Figure 1 is a graph of the change in expression levels of MsSCL26 under 20% PEG 6000 treatment.

FIG. 2 shows the restriction enzyme digestion verification of pMDC83-MsSCL26 recombinant plasmid and the PCR identification of transgenic plant 'GL-3'. The left picture is enzyme digestion verification of pMDC83-MsSCL26 recombinant plasmid, lane M is Marker, lane 1 is pMDC83 empty vector without double enzyme digestion, lanes 2 and 4 are pMDC83-MsSCL26 recombinant plasmid after endonuclease Pac I/Kpn I digestion, lane 3 is pMDC83-MsSCL26 recombinant plasmid without double enzyme digestion; the right panel shows PCR identification of transgenic plants 'GL-3', lane M is Marker, and 1-8 are 8 PCR positive plants respectively.

FIG. 3 is a graph showing the expression level of SCL26 in transgenic ` GL-3 ` lines.

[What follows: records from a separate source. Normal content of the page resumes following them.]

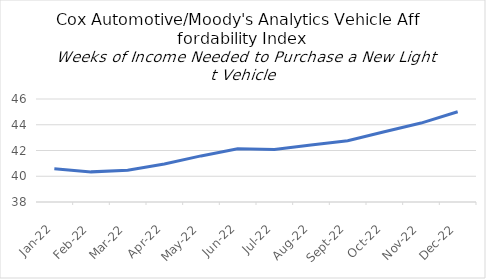
| Category | Series 0 | Series 1 | Series 2 | Series 3 |
|---|---|---|---|---|
| 2022-01-31 |  |  |  | 40.58 |
| 2022-02-28 |  |  |  | 40.34 |
| 2022-03-31 |  |  |  | 40.46 |
| 2022-04-30 |  |  |  | 40.95 |
| 2022-05-31 |  |  |  | 41.58 |
| 2022-06-30 |  |  |  | 42.13 |
| 2022-07-31 |  |  |  | 42.08 |
| 2022-08-31 |  |  |  | 42.42 |
| 2022-09-30 |  |  |  | 42.76 |
| 2022-10-31 |  |  |  | 43.46 |
| 2022-11-30 |  |  |  | 44.13 |
| 2022-12-31 |  |  |  | 45.01 |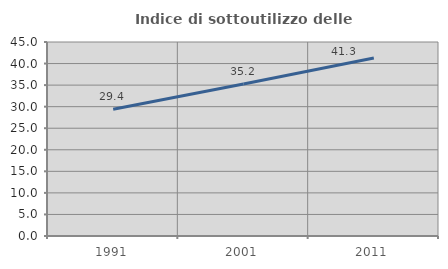
| Category | Indice di sottoutilizzo delle abitazioni  |
|---|---|
| 1991.0 | 29.407 |
| 2001.0 | 35.243 |
| 2011.0 | 41.285 |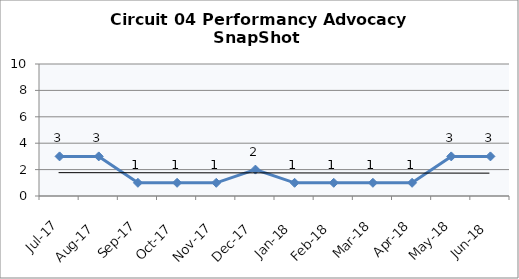
| Category | Circuit 04 |
|---|---|
| Jul-17 | 3 |
| Aug-17 | 3 |
| Sep-17 | 1 |
| Oct-17 | 1 |
| Nov-17 | 1 |
| Dec-17 | 2 |
| Jan-18 | 1 |
| Feb-18 | 1 |
| Mar-18 | 1 |
| Apr-18 | 1 |
| May-18 | 3 |
| Jun-18 | 3 |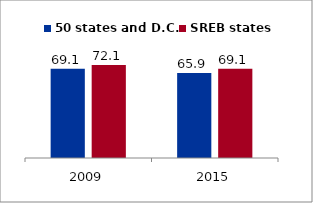
| Category | 50 states and D.C. | SREB states |
|---|---|---|
| 2009.0 | 69.099 | 72.13 |
| 2015.0 | 65.851 | 69.149 |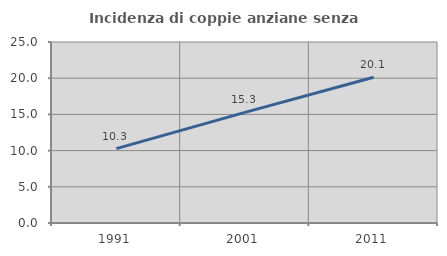
| Category | Incidenza di coppie anziane senza figli  |
|---|---|
| 1991.0 | 10.274 |
| 2001.0 | 15.287 |
| 2011.0 | 20.122 |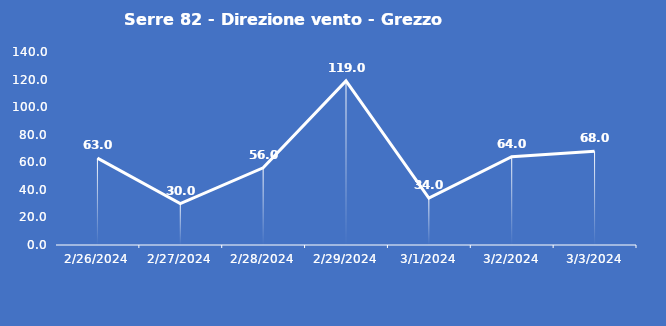
| Category | Serre 82 - Direzione vento - Grezzo (°N) |
|---|---|
| 2/26/24 | 63 |
| 2/27/24 | 30 |
| 2/28/24 | 56 |
| 2/29/24 | 119 |
| 3/1/24 | 34 |
| 3/2/24 | 64 |
| 3/3/24 | 68 |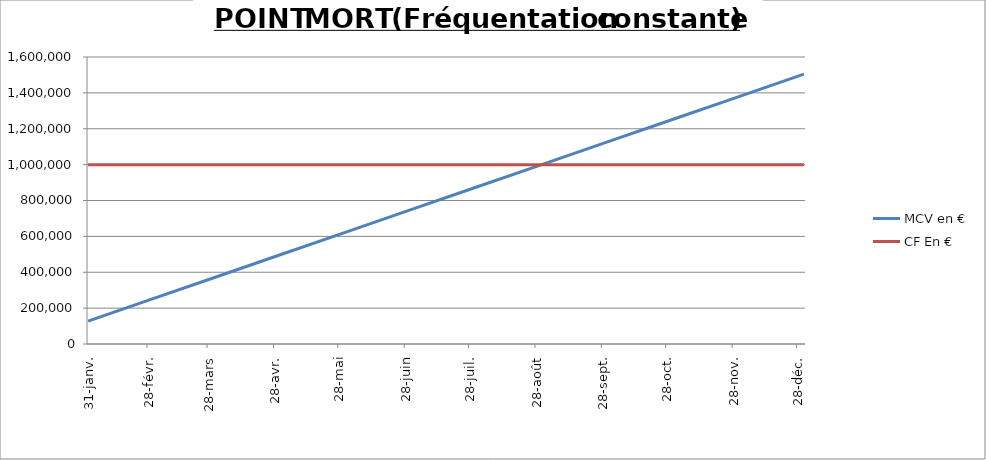
| Category | MCV en € | CF En € |
|---|---|---|
| 2017-01-31 | 127769.6 | 1000000 |
| 2017-02-28 | 243174.4 | 1000000 |
| 2017-03-31 | 370944 | 1000000 |
| 2017-04-30 | 494592 | 1000000 |
| 2017-05-31 | 622361.6 | 1000000 |
| 2017-06-30 | 746009.6 | 1000000 |
| 2017-07-31 | 873779.2 | 1000000 |
| 2017-08-31 | 1001548.8 | 1000000 |
| 2017-09-30 | 1125196.8 | 1000000 |
| 2017-10-31 | 1252966.4 | 1000000 |
| 2017-11-30 | 1376614.4 | 1000000 |
| 2017-12-31 | 1504384 | 1000000 |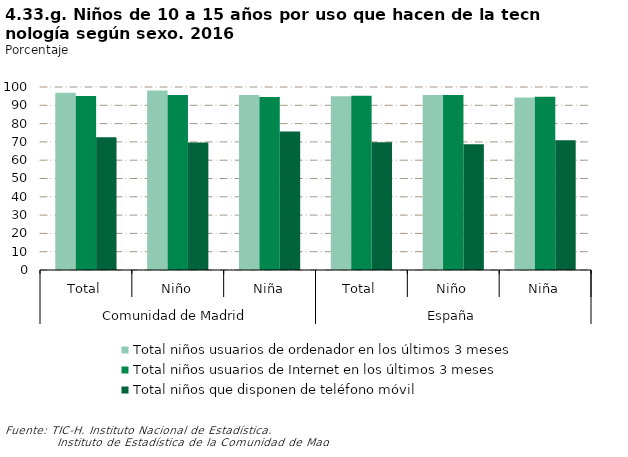
| Category | Total niños usuarios de ordenador en los últimos 3 meses | Total niños usuarios de Internet en los últimos 3 meses | Total niños que disponen de teléfono móvil |
|---|---|---|---|
| 0 | 96.852 | 95.101 | 72.58 |
| 1 | 98.081 | 95.591 | 69.668 |
| 2 | 95.56 | 94.586 | 75.643 |
| 3 | 94.934 | 95.207 | 69.803 |
| 4 | 95.601 | 95.67 | 68.756 |
| 5 | 94.227 | 94.717 | 70.913 |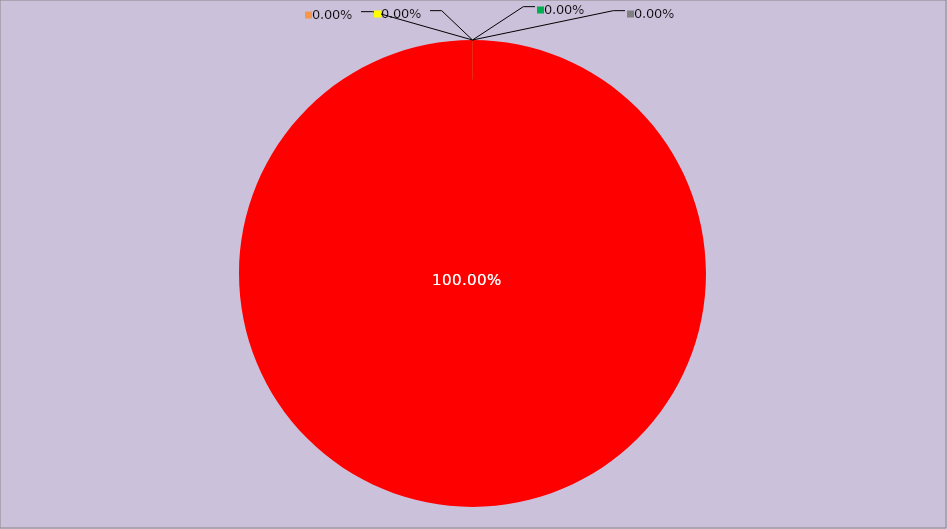
| Category | Année 2025 |
|---|---|
| Mesures non appliquées | 168 |
| Mesures appliquées mais peu ou pas documentées | 0 |
| Mesures appliquées et documentées | 0 |
| Mesures appliquées, documentées et contrôlées | 0 |
| Mesures non applicables | 0 |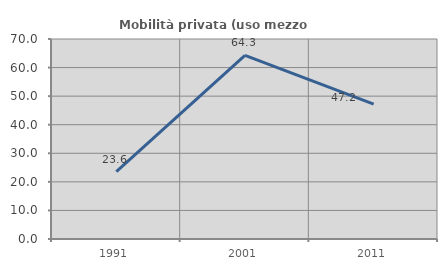
| Category | Mobilità privata (uso mezzo privato) |
|---|---|
| 1991.0 | 23.596 |
| 2001.0 | 64.286 |
| 2011.0 | 47.222 |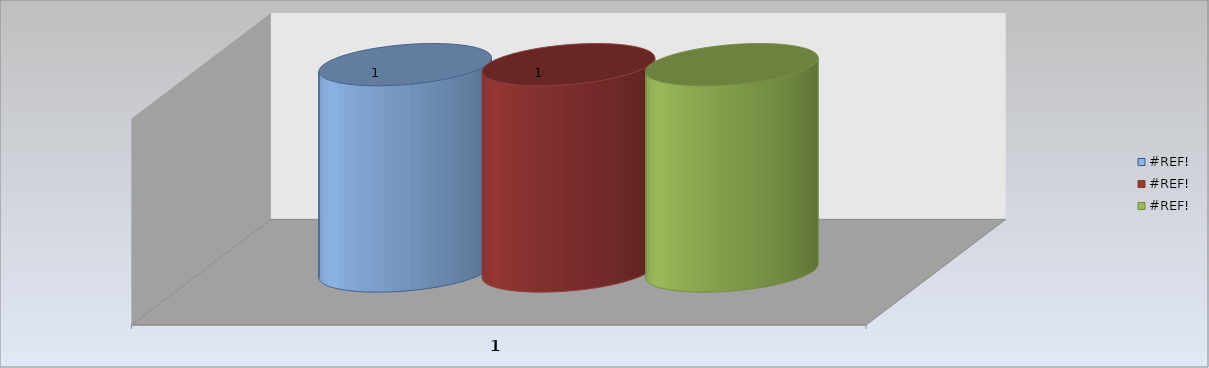
| Category | #REF! |
|---|---|
| 0 | 1 |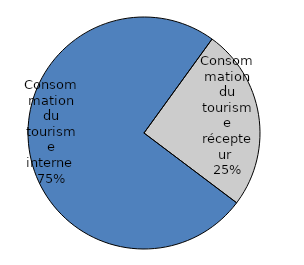
| Category | Series 0 |
|---|---|
| Comsommation du tourisme interne | 0.747 |
| Consommation du tourisme récepteur | 0.253 |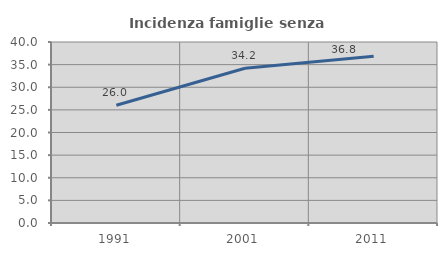
| Category | Incidenza famiglie senza nuclei |
|---|---|
| 1991.0 | 26.036 |
| 2001.0 | 34.211 |
| 2011.0 | 36.838 |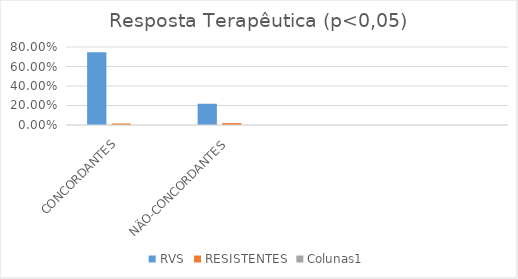
| Category | RVS | RESISTENTES | Colunas1 |
|---|---|---|---|
| CONCORDANTES | 0.746 | 0.016 |  |
| NÃO-CONCORDANTES | 0.218 | 0.02 |  |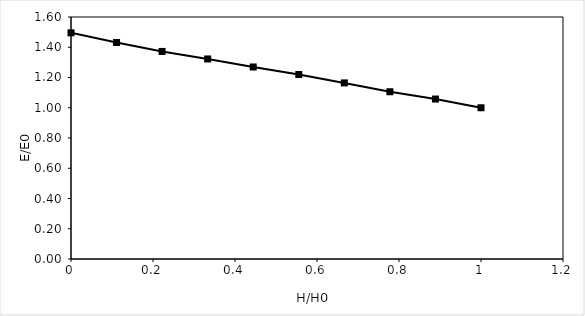
| Category | Head (feet) |
|---|---|
| 1.0 | 1 |
| 0.888888888888889 | 1.058 |
| 0.7777777777777779 | 1.106 |
| 0.6666666666666667 | 1.164 |
| 0.5555555555555557 | 1.22 |
| 0.44444444444444464 | 1.269 |
| 0.33333333333333354 | 1.323 |
| 0.22222222222222238 | 1.372 |
| 0.11111111111111119 | 1.432 |
| 0.0 | 1.495 |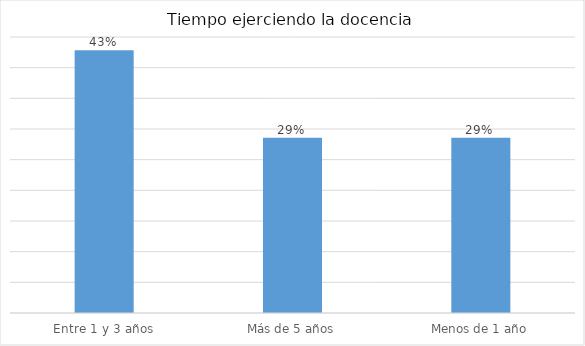
| Category | Series 0 |
|---|---|
| Entre 1 y 3 años | 0.429 |
| Más de 5 años | 0.286 |
| Menos de 1 año | 0.286 |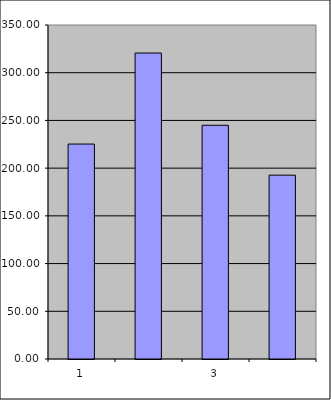
| Category | Series 0 |
|---|---|
| 0 | 225.25 |
| 1 | 320.631 |
| 2 | 244.945 |
| 3 | 192.65 |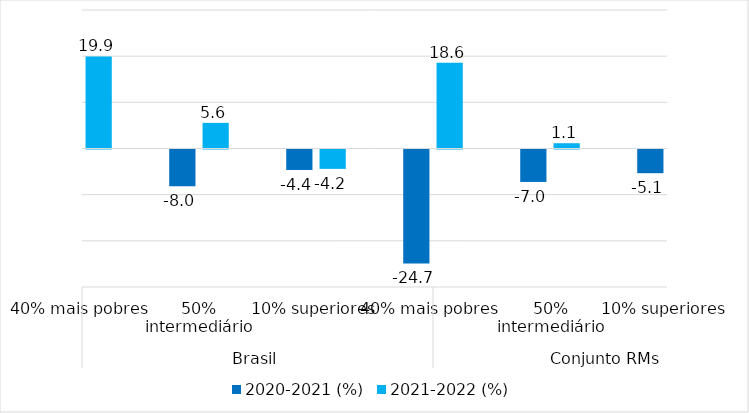
| Category | 2020-2021 (%) | 2021-2022 (%) |
|---|---|---|
| 0 | -18.309 | 19.931 |
| 1 | -7.979 | 5.554 |
| 2 | -4.433 | -4.2 |
| 3 | -24.687 | 18.573 |
| 4 | -7.026 | 1.143 |
| 5 | -5.131 | -10.632 |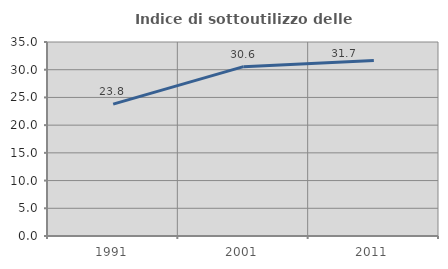
| Category | Indice di sottoutilizzo delle abitazioni  |
|---|---|
| 1991.0 | 23.802 |
| 2001.0 | 30.552 |
| 2011.0 | 31.651 |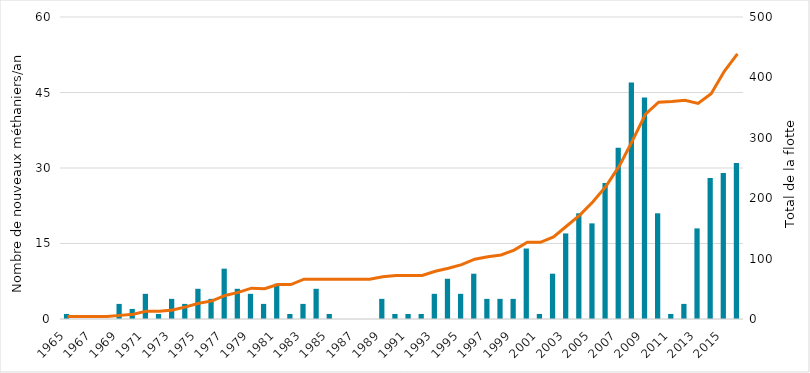
| Category | Number of new LNG carriers |
|---|---|
| 1965.0 | 1 |
| 1966.0 | 0 |
| 1967.0 | 0 |
| 1968.0 | 0 |
| 1969.0 | 3 |
| 1970.0 | 2 |
| 1971.0 | 5 |
| 1972.0 | 1 |
| 1973.0 | 4 |
| 1974.0 | 3 |
| 1975.0 | 6 |
| 1976.0 | 4 |
| 1977.0 | 10 |
| 1978.0 | 6 |
| 1979.0 | 5 |
| 1980.0 | 3 |
| 1981.0 | 7 |
| 1982.0 | 1 |
| 1983.0 | 3 |
| 1984.0 | 6 |
| 1985.0 | 1 |
| 1986.0 | 0 |
| 1987.0 | 0 |
| 1988.0 | 0 |
| 1989.0 | 4 |
| 1990.0 | 1 |
| 1991.0 | 1 |
| 1992.0 | 1 |
| 1993.0 | 5 |
| 1994.0 | 8 |
| 1995.0 | 5 |
| 1996.0 | 9 |
| 1997.0 | 4 |
| 1998.0 | 4 |
| 1999.0 | 4 |
| 2000.0 | 14 |
| 2001.0 | 1 |
| 2002.0 | 9 |
| 2003.0 | 17 |
| 2004.0 | 21 |
| 2005.0 | 19 |
| 2006.0 | 27 |
| 2007.0 | 34 |
| 2008.0 | 47 |
| 2009.0 | 44 |
| 2010.0 | 21 |
| 2011.0 | 1 |
| 2012.0 | 3 |
| 2013.0 | 18 |
| 2014.0 | 28 |
| 2015.0 | 29 |
| 2016.0 | 31 |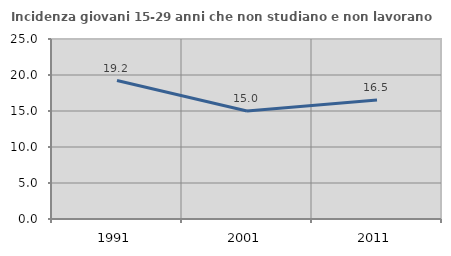
| Category | Incidenza giovani 15-29 anni che non studiano e non lavorano  |
|---|---|
| 1991.0 | 19.231 |
| 2001.0 | 14.991 |
| 2011.0 | 16.527 |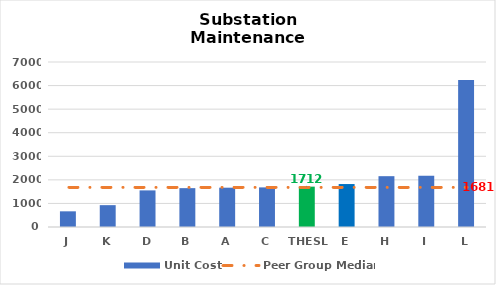
| Category | Unit Cost |
|---|---|
| J | 665 |
| K | 927 |
| D | 1552.77 |
| B | 1648.62 |
| A | 1667.79 |
| C | 1680.57 |
| THESL | 1712.471 |
| E | 1822.428 |
| H | 2155.986 |
| I | 2175.156 |
| L | 6232 |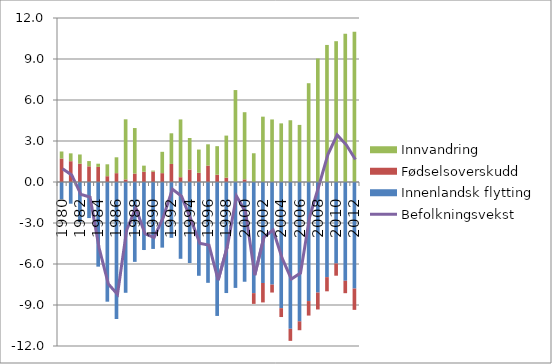
| Category | Innenlandsk flytting | Fødselsoverskudd | Innvandring |
|---|---|---|---|
| 1980.0 | -1.264 | 1.716 | 0.516 |
| 1981.0 | -1.587 | 1.523 | 0.574 |
| 1982.0 | -2.919 | 1.338 | 0.676 |
| 1983.0 | -2.638 | 1.146 | 0.386 |
| 1984.0 | -6.194 | 1.106 | 0.233 |
| 1985.0 | -8.758 | 0.425 | 0.871 |
| 1986.0 | -10.025 | 0.647 | 1.161 |
| 1987.0 | -8.106 | 0.188 | 4.4 |
| 1988.0 | -5.843 | 0.619 | 3.329 |
| 1989.0 | -4.978 | 0.75 | 0.447 |
| 1990.0 | -4.897 | 0.762 | 0.074 |
| 1991.0 | -4.802 | 0.647 | 1.561 |
| 1992.0 | -4.087 | 1.32 | 2.244 |
| 1993.0 | -5.619 | 0.351 | 4.228 |
| 1994.0 | -5.928 | 0.915 | 2.307 |
| 1995.0 | -6.862 | 0.674 | 1.699 |
| 1996.0 | -7.377 | 1.202 | 1.556 |
| 1997.0 | -9.801 | 0.531 | 2.091 |
| 1998.0 | -8.125 | 0.318 | 3.077 |
| 1999.0 | -7.748 | 0.026 | 6.701 |
| 2000.0 | -7.298 | 0.194 | 4.912 |
| 2001.0 | -8.131 | -0.786 | 2.103 |
| 2002.0 | -7.389 | -1.422 | 4.781 |
| 2003.0 | -7.508 | -0.58 | 4.577 |
| 2004.0 | -9.231 | -0.649 | 4.29 |
| 2005.0 | -10.742 | -0.882 | 4.518 |
| 2006.0 | -10.199 | -0.647 | 4.178 |
| 2007.0 | -8.711 | -1.062 | 7.228 |
| 2008.0 | -8.089 | -1.238 | 9.038 |
| 2009.0 | -6.961 | -1.037 | 10.028 |
| 2010.0 | -5.962 | -0.894 | 10.302 |
| 2011.0 | -7.227 | -0.909 | 10.855 |
| 2012.0 | -7.796 | -1.56 | 11.003 |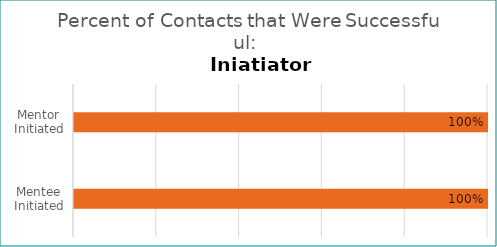
| Category | Percent Successful |
|---|---|
| Mentor Initiated | 1 |
| Mentee Initiated | 1 |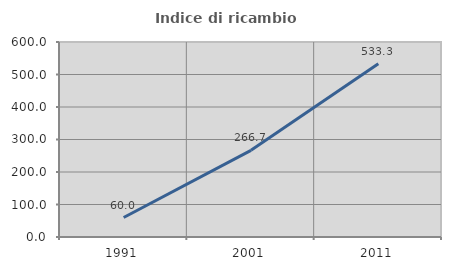
| Category | Indice di ricambio occupazionale  |
|---|---|
| 1991.0 | 60 |
| 2001.0 | 266.667 |
| 2011.0 | 533.333 |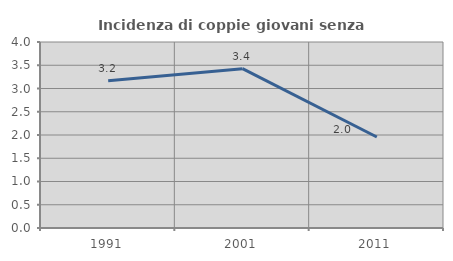
| Category | Incidenza di coppie giovani senza figli |
|---|---|
| 1991.0 | 3.166 |
| 2001.0 | 3.427 |
| 2011.0 | 1.957 |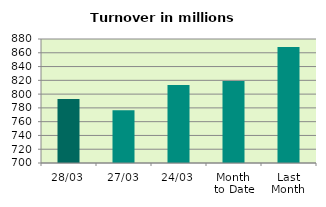
| Category | Series 0 |
|---|---|
| 28/03 | 792.849 |
| 27/03 | 776.437 |
| 24/03 | 813.263 |
| Month 
to Date | 818.981 |
| Last
Month | 868.35 |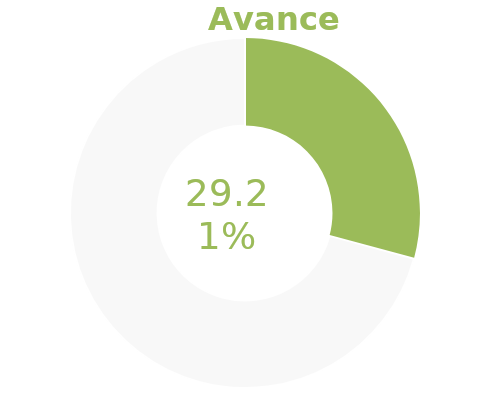
| Category | Series 0 |
|---|---|
| Acumulado 1 Trimestre | 0.292 |
| Año | -0.708 |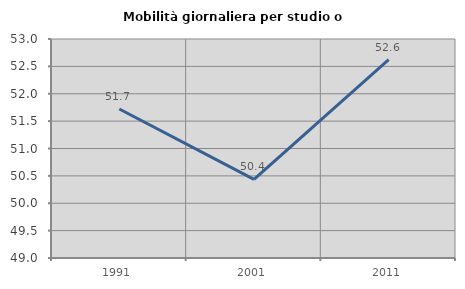
| Category | Mobilità giornaliera per studio o lavoro |
|---|---|
| 1991.0 | 51.721 |
| 2001.0 | 50.436 |
| 2011.0 | 52.623 |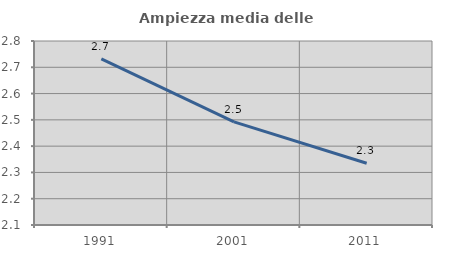
| Category | Ampiezza media delle famiglie |
|---|---|
| 1991.0 | 2.732 |
| 2001.0 | 2.492 |
| 2011.0 | 2.335 |

FIG. 4 shows the identification of resistance and the detection of physiological indexes of various strains in a culture medium.

FIG. 5 is the drought resistance identification of each strain in soil.

Detailed Description

The present invention is described in further detail below with reference to specific embodiments, which are given for the purpose of illustration only and are not intended to limit the scope of the invention. The examples provided below serve as a guide for further modifications by a person skilled in the art and do not constitute a limitation of the invention in any way.

The experimental procedures in the following examples, unless otherwise indicated, are conventional and are carried out according to the techniques or conditions described in the literature in the field or according to the instructions of the products. Materials, reagents and the like used in the following examples are commercially available unless otherwise specified.

The quantitative tests in the following examples, all set up three replicates and the results averaged.

The expression vectors used in the examples below, the biological material which was only used for repeating the experiments relevant to the present invention and which was not used for other purposes, were publicly available from the applicant.